Department of Biostatistics, The Johns Hopkins University Bloomberg School of Public Health, 615 North Wolfe Street, Baltimore, MD 21205, USA.
BMC Bioinformatics. 2011 Nov 16;12:449. doi: 10.1186/1471-2105-12-449.
RNA sequencing is a flexible and powerful new approach for measuring gene, exon, or isoform expression. To maximize the utility of RNA sequencing data, new statistical methods are needed for clustering, differential expression, and other analyses. A major barrier to the development of new statistical methods is the lack of RNA sequencing datasets that can be easily obtained and analyzed in common statistical software packages such as R. To speed up the development process, we have created a resource of analysis-ready RNA-sequencing datasets. 2 DESCRIPTION: ReCount is an online resource of RNA-seq gene count tables and auxilliary data. Tables were built from raw RNA sequencing data from 18 different published studies comprising 475 samples and over 8 billion reads. Using the Myrna package, reads were aligned, overlapped with gene models and tabulated into gene-by-sample count tables that are ready for statistical analysis. Count tables and phenotype data were combined into Bioconductor ExpressionSet objects for ease of analysis. ReCount also contains the Myrna manifest files and R source code used to process the samples, allowing statistical and computational scientists to consider alternative parameter values. 3 CONCLUSIONS: By combining datasets from many studies and providing data that has already been processed from. fastq format into ready-to-use. RData and. txt files, ReCount facilitates analysis and methods development for RNA-seq count data. We anticipate that ReCount will also be useful for investigators who wish to consider cross-study comparisons and alternative normalization strategies for RNA-seq.
RNA 测序是一种灵活且强大的新方法,可用于测量基因、外显子或异构体的表达。为了最大限度地利用 RNA 测序数据,需要新的统计方法来进行聚类、差异表达和其他分析。开发新统计方法的主要障碍是缺乏可在 R 等常见统计软件包中轻松获取和分析的 RNA 测序数据集。为了加快开发过程,我们创建了一个可分析的 RNA 测序数据集资源。
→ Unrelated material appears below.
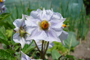 Blüte des “Blauen Schweden”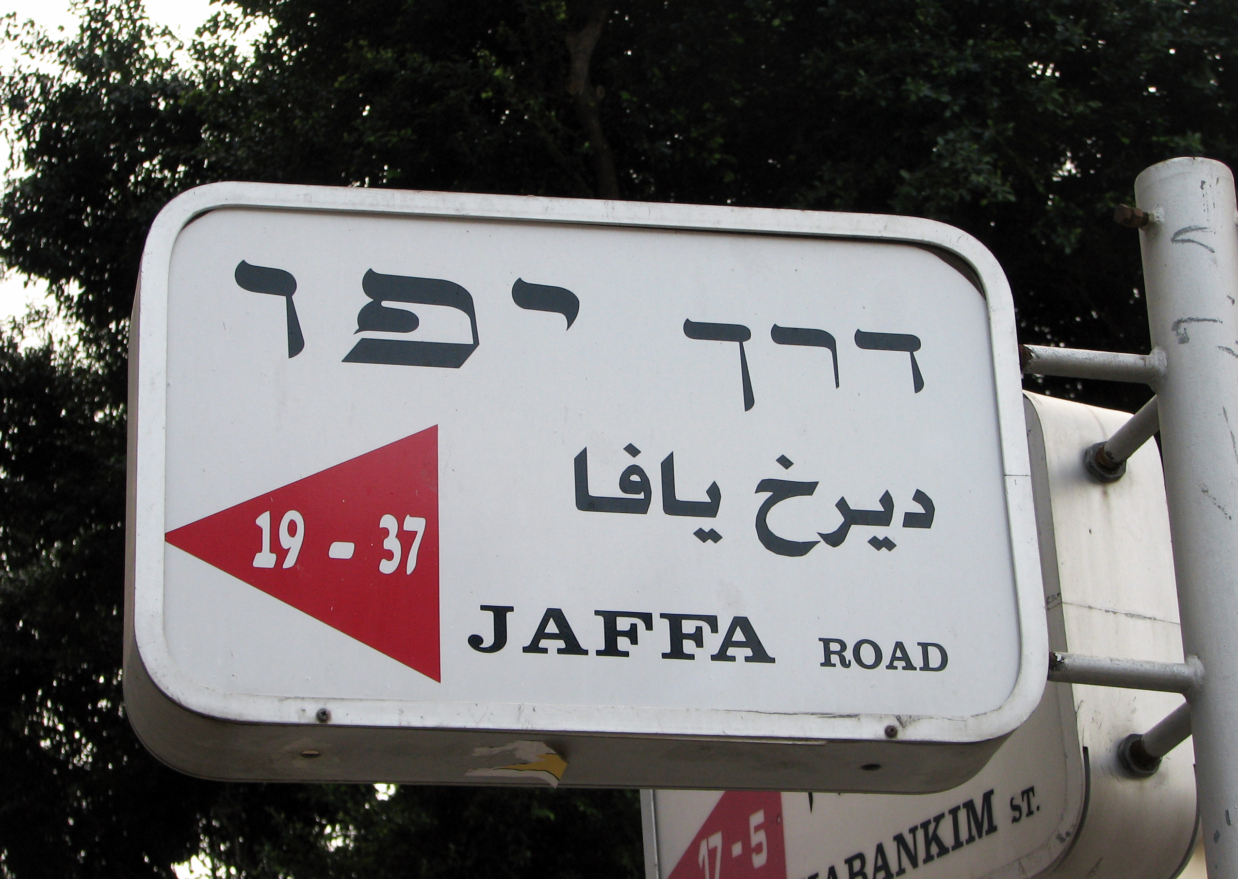 Jaffa St. Haifa Israel מראות בדרך יפו בעיר התחתית בחיפה. דרך יפו היא דרך היסטורית שתחילתה בימי דאהר אל-עומר שהקים ב-1761 את "חיפה החדשה" שלט הרחוב בקטע בין רחוב הבנקים ורחוב נתנזון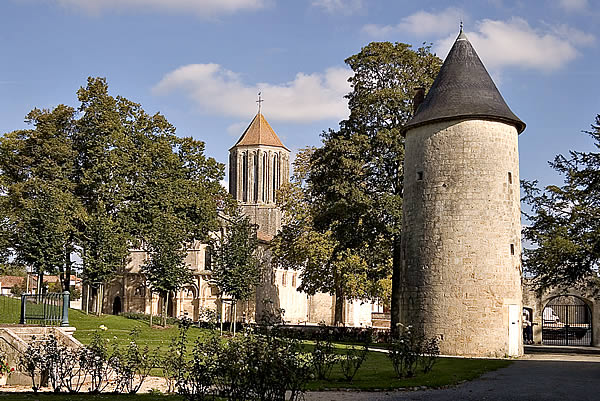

ReCount 是一个在线 RNA-seq 基因计数表和辅助数据资源。表是从 18 项不同的已发表研究的原始 RNA 测序数据构建的,这些研究共包含 475 个样本和超过 80 亿个reads。使用 Myrna 包,将 reads 进行比对、与基因模型重叠,并将其制表为适合统计分析的基因样本计数表。将计数表和表型数据组合到 Bioconductor ExpressionSet 对象中,以便于分析。ReCount 还包含用于处理样本的 Myrna 清单文件和 R 源代码,允许统计和计算科学家考虑替代参数值。
通过合并来自多个研究的数据集,并提供已从 fastq 格式处理为可用于. RData 和. txt 文件的数据集,ReCount 促进了 RNA-seq 计数数据的分析和方法开发。我们预计 ReCount 对于希望考虑跨研究比较和 RNA-seq 替代标准化策略的研究人员也将非常有用。